### TASK OBJECTIVE
Your task is to output the listing exactly, leaving every image out.

### EXTRACTED RECORDS

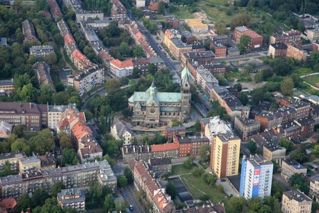 Bytom z lotu ptaka - kościół św. Jacka.
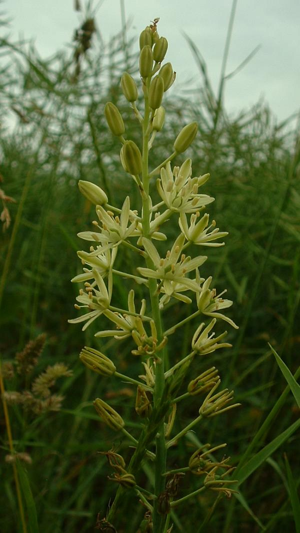 Ornithogale des Pyrénées,Vellefrey-et-Vellefrange
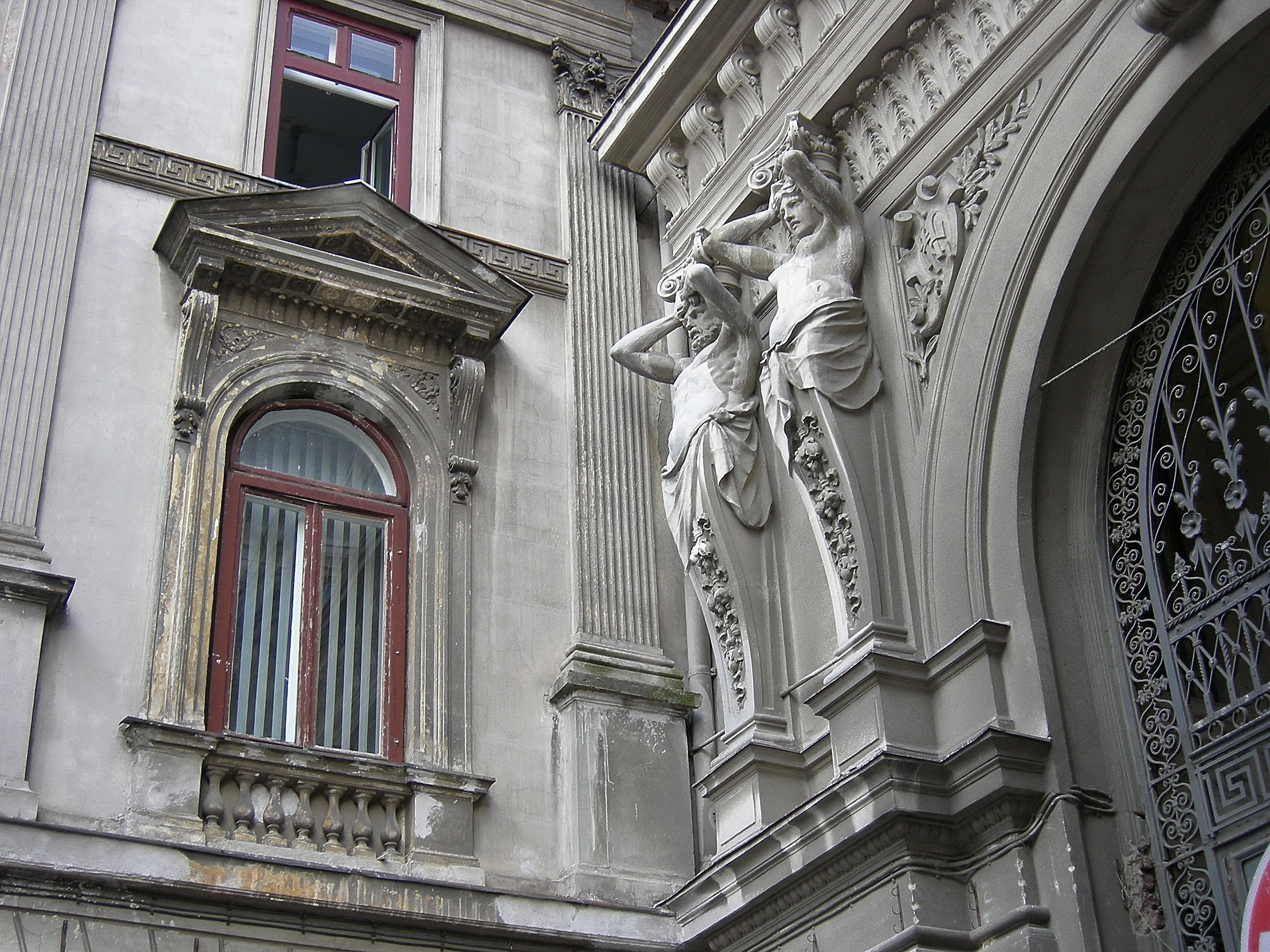 Pasajul Macca-Vilacrosse, Bucharest, Romania. Exterior, Str. E. Carada.
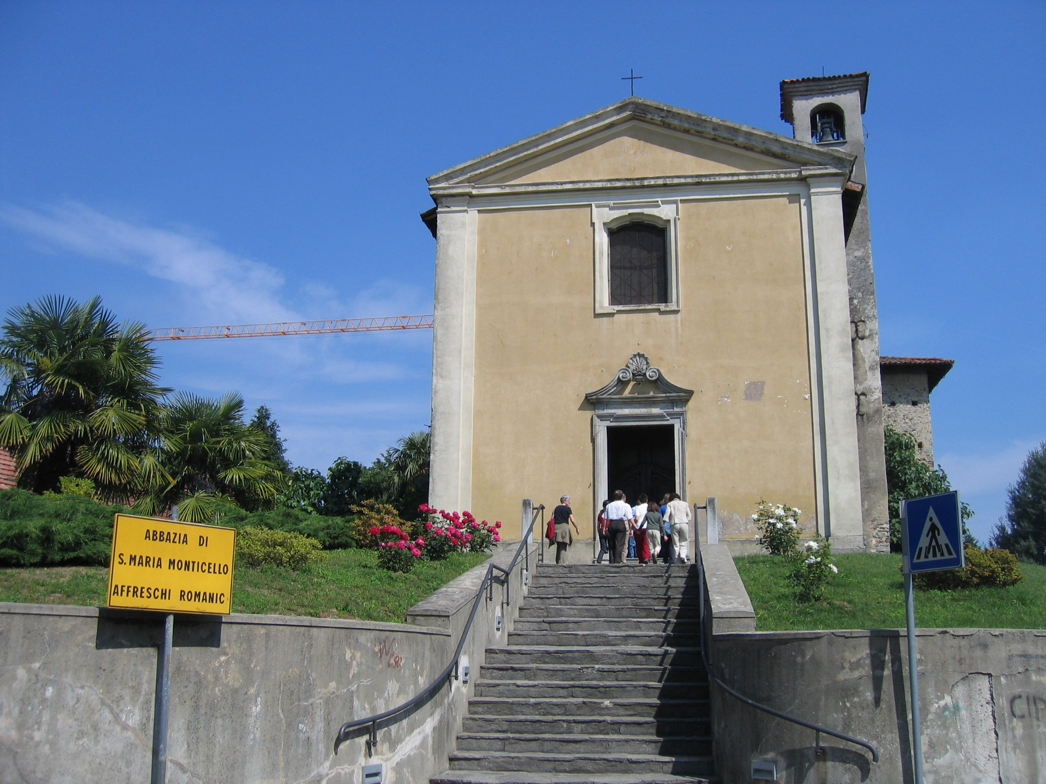 Chiesa di Santa Maria in Monticello This is a photo of a monument which is part of cultural heritage of Italy.
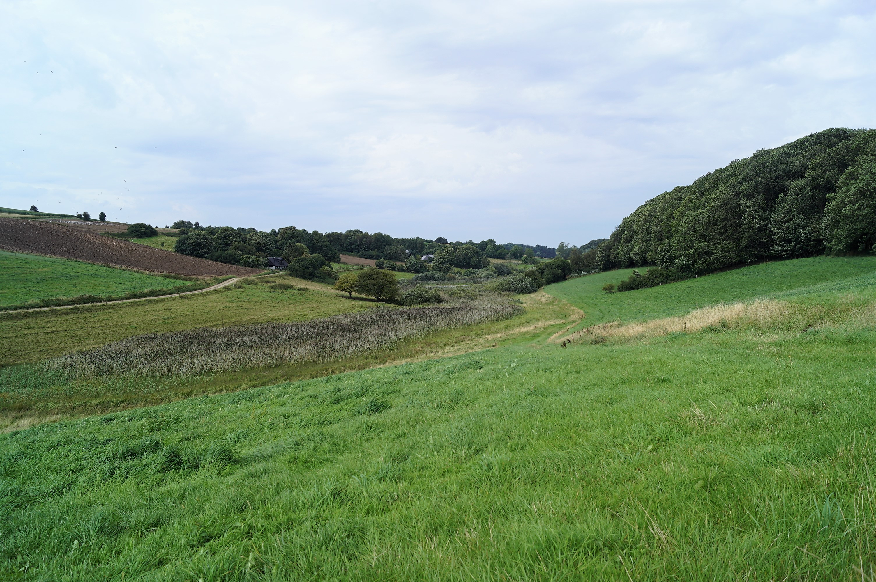 Pilbrodalen set fra sydøst

### WRITTEN REPLY
 Bytom z lotu ptaka - kościół św. Jacka.
 Ornithogale des Pyrénées,Vellefrey-et-Vellefrange
 Pasajul Macca-Vilacrosse, Bucharest, Romania. Exterior, Str. E. Carada.
 Chiesa di Santa Maria in Monticello This is a photo of a monument which is part of cultural heritage of Italy.
 Pilbrodalen set fra sydøst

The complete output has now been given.